Coca-Cola Sued for Alleged Discrimination

A total of sixteen Black and Hispanic employees at the Coca-Cola soft drink company have filed a lawsuit claiming that they have been forced to work under conditions that can be categorized as being “a cesspool of racial discrimination,” reports the New York Daily News on Monday.

Published on March 20, 2012

The Brooklyn Federal Court lawsuit which was filed against two of the company’s five production plants in Maspeth and Elmsford, New York, accuses the popular soft drink manufacturer of maintaining racially discriminatory and hostile environments.

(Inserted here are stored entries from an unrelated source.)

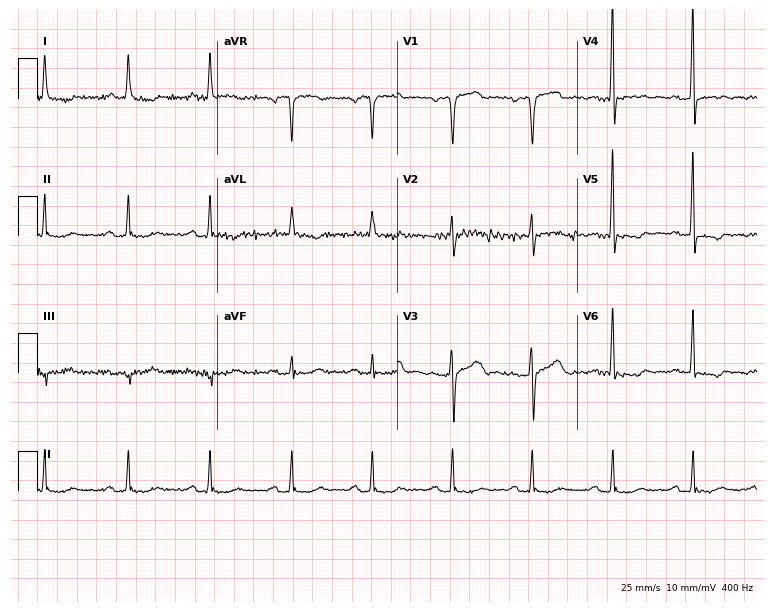
12-lead ECG from a female patient, 72 years old (7.3-second recording at 400 Hz). No first-degree AV block, right bundle branch block, left bundle branch block, sinus bradycardia, atrial fibrillation or sinus tachycardia recorded for this tracing. Other findings, if any, are not listed.
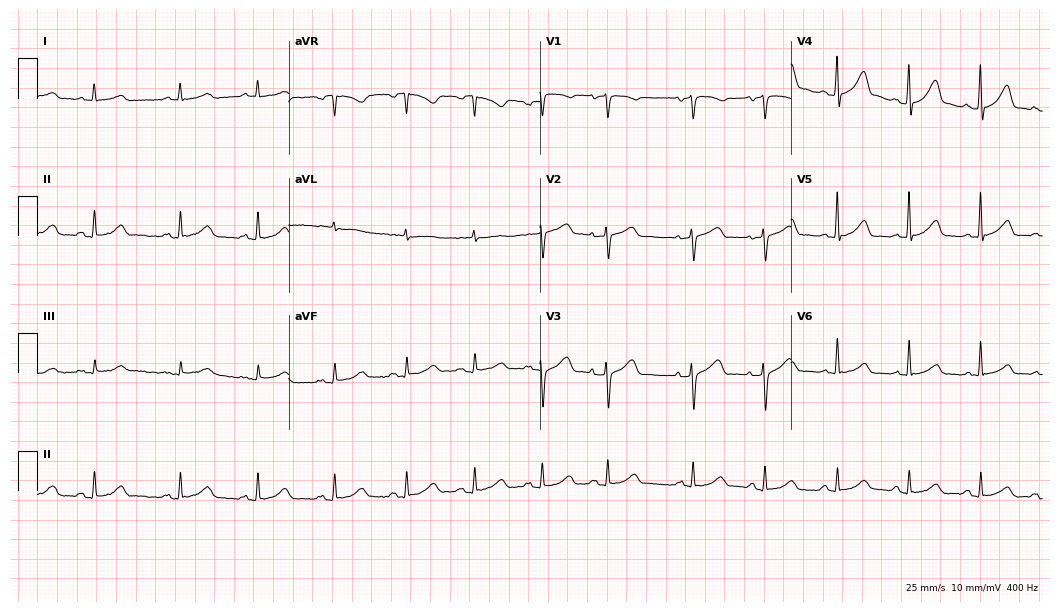
Standard 12-lead ECG recorded from an 80-year-old woman (10.2-second recording at 400 Hz). Read as a normal ECG.
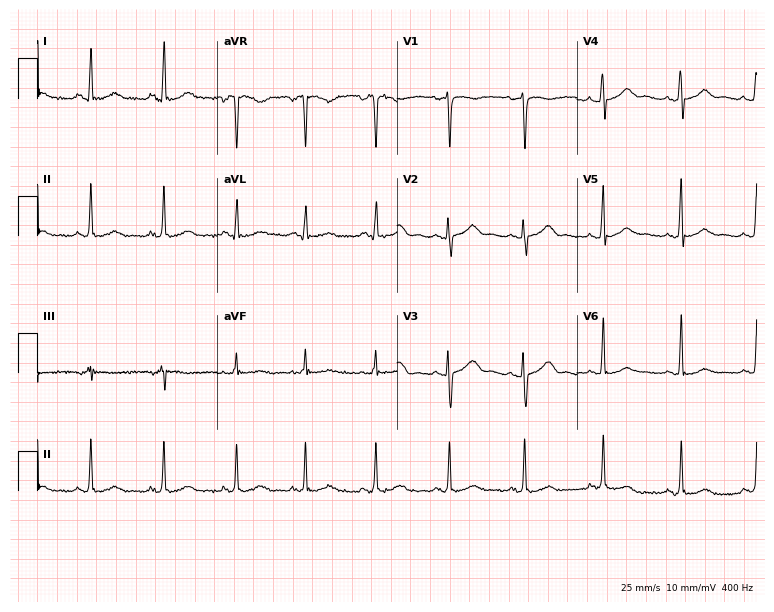
12-lead ECG from a 44-year-old female (7.3-second recording at 400 Hz). No first-degree AV block, right bundle branch block, left bundle branch block, sinus bradycardia, atrial fibrillation or sinus tachycardia recorded for this tracing. Only these six findings were labelled.
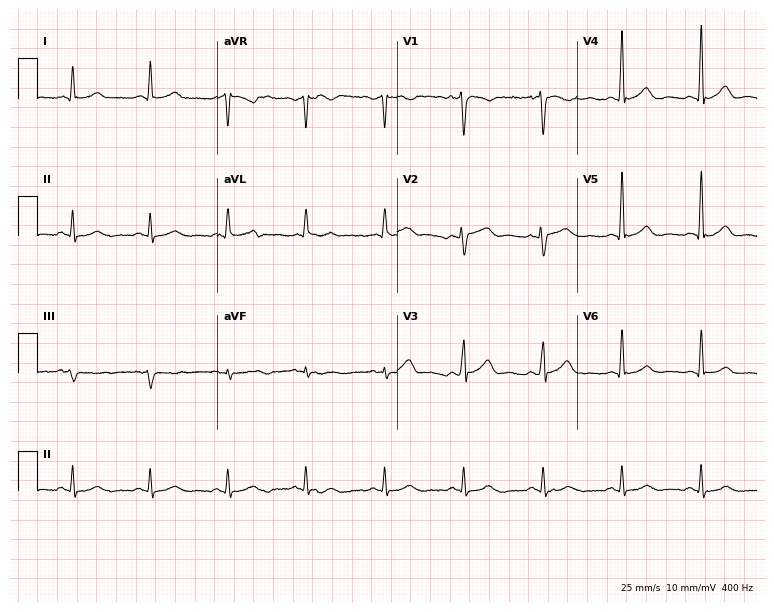
12-lead ECG from a 62-year-old male. Screened for six findings — first-degree AV block, right bundle branch block, left bundle branch block, sinus bradycardia, atrial fibrillation, sinus tachycardia — none is recorded. Only these six findings were labelled.

Sondra Walker, a merchandiser at the Maspeth plant, is one the workers claiming that she was ridiculed in a derogatory manner. She told the New York Daily News that she was referred to as ”nappy head and Aunt JaMamma” on the work floor without any disciplinary action taken against her verbal abuser.

The latest lawsuit is just one of a few that have been lodged against Coca-Cola over the years.  An April 1999 lawsuit filed by Black employees accused the company of erecting a corporate hierarchy in which Black employees were clustered at the bottom of the pay scale, averaging $26,000 a year less than White workers. 

In November 2000, in the largest settlement ever in a racial discrimination case, the Coca-Cola Company agreed to fork over more than $192 million to resolve the federal lawsuit brought by those Black employees which implemented changes in the way that the company manages, promotes and treats Black employees in the U.S.

In regards to the most recent discrimination allegations mentioned in the lawsuit against Coca-Cola, spokesperson Toney Anaya told the New York Daily News that such racial biases are not tolerated by the manufacturer.